Conclusions: The elasticity of vessels among sarcopenia groups in lower-frequency components of harmonic ratio in which we defined as VEI showed a significantly highest VEI mean, SD, and CV in sarcopenia indicates the poorer elasticity of the arteries. The present findings showed finger PPG waveform measurements may be useful for early detection of vascular diseases with patients with sarcopenia in a non-invasive and easy-to-perform technique which may expand the clinical applicability in the future.

Introduction

In the era of population aging, the number of elderly people is increasing rapidly, which brings a heavy burden to medical care systems and the social economy (1). The aging process leads to the loss of skeletal muscle mass, strength, and physical performance (2, 3). Patients screened for sarcopenia can be classified as healthy or having presarcopenia, dynapenia, or sarcopenia, based on muscle mass, grip strength, and walking speed (4). Sarcopenia is usually accompanied by an increased risk of falls, fractures, hospitalization, weakness, decreased quality of life, and even death (5, 6). It has been suggested that one of the major risk factors for cardiovascular disease is aging (7, 8). Many studies have also shown that lower body muscle mass increases the risk of cardiovascular disease mortality (9–11).

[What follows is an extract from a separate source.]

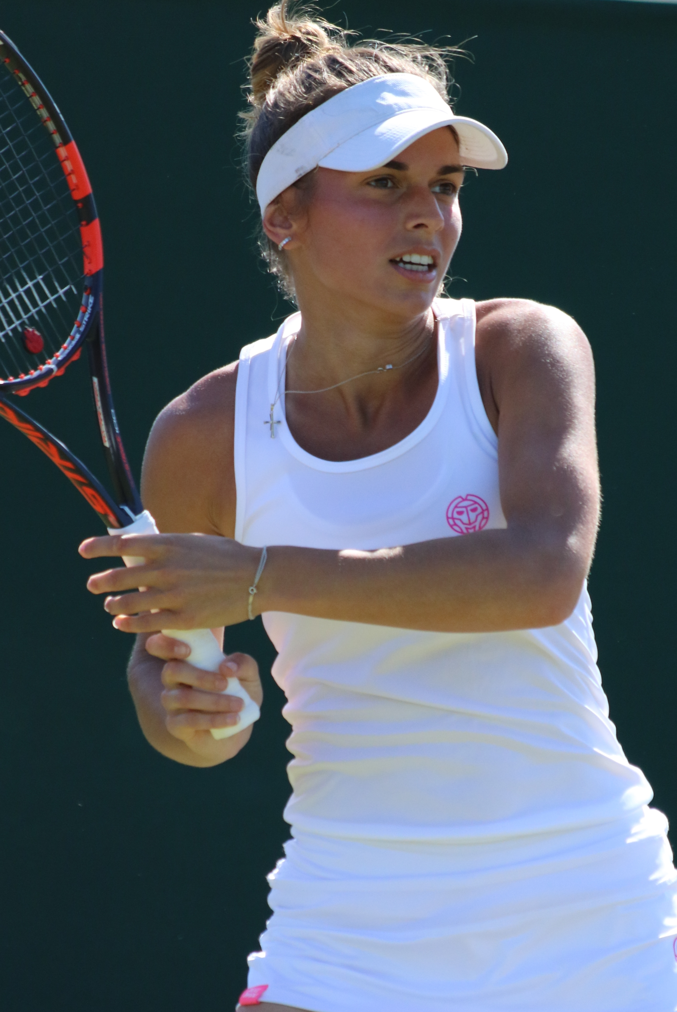 Grammatikopoulou WMQ18 (3)

Photoplethysmography (PPG) is an optical technique for detecting microvascular blood volume changes in peripheral tissues, arterial pressure, and compliance. The changes in blood vessel volume caused by blood pressure and pulse changes can be translated to PPG signals. Therefore, the PPG signal has been considered to produce many indicators that can be used for clinical non-invasive detection of the cardiovascular condition. Awad et al. found that the pulse width change of the PPG waveform is related to the change of the peripheral vascular resistance (12), and the dual PPG signal calculating the pulse transit time could be used to detect blood pressure or the pulse wave velocity (13, 14). Frequency-domain analysis in lower-frequency bands of the PPG signal was found to be an effective application for studying autonomic nervous control of the peripheral circulation (15) and characteristics of the hypovolemic response (16).

Due to the quasiperiodicity of the heartbeat, harmonic analysis has become an ideal method for cardiovascular signal analysis, including blood pressure and PPG waveforms, in many frequency domain analysis methods (17, 18). In previous studies, the use of PPG measurements and harmonic component analysis showed that adequate contact pressure can be used to reconstruct and improve the BP waveform signal with the PPG waveform (19), and changing the wave transmission and arterial stiffness by mild cold stimulation on the skin surface could significantly change several harmonic component indices of PPG waveforms (20).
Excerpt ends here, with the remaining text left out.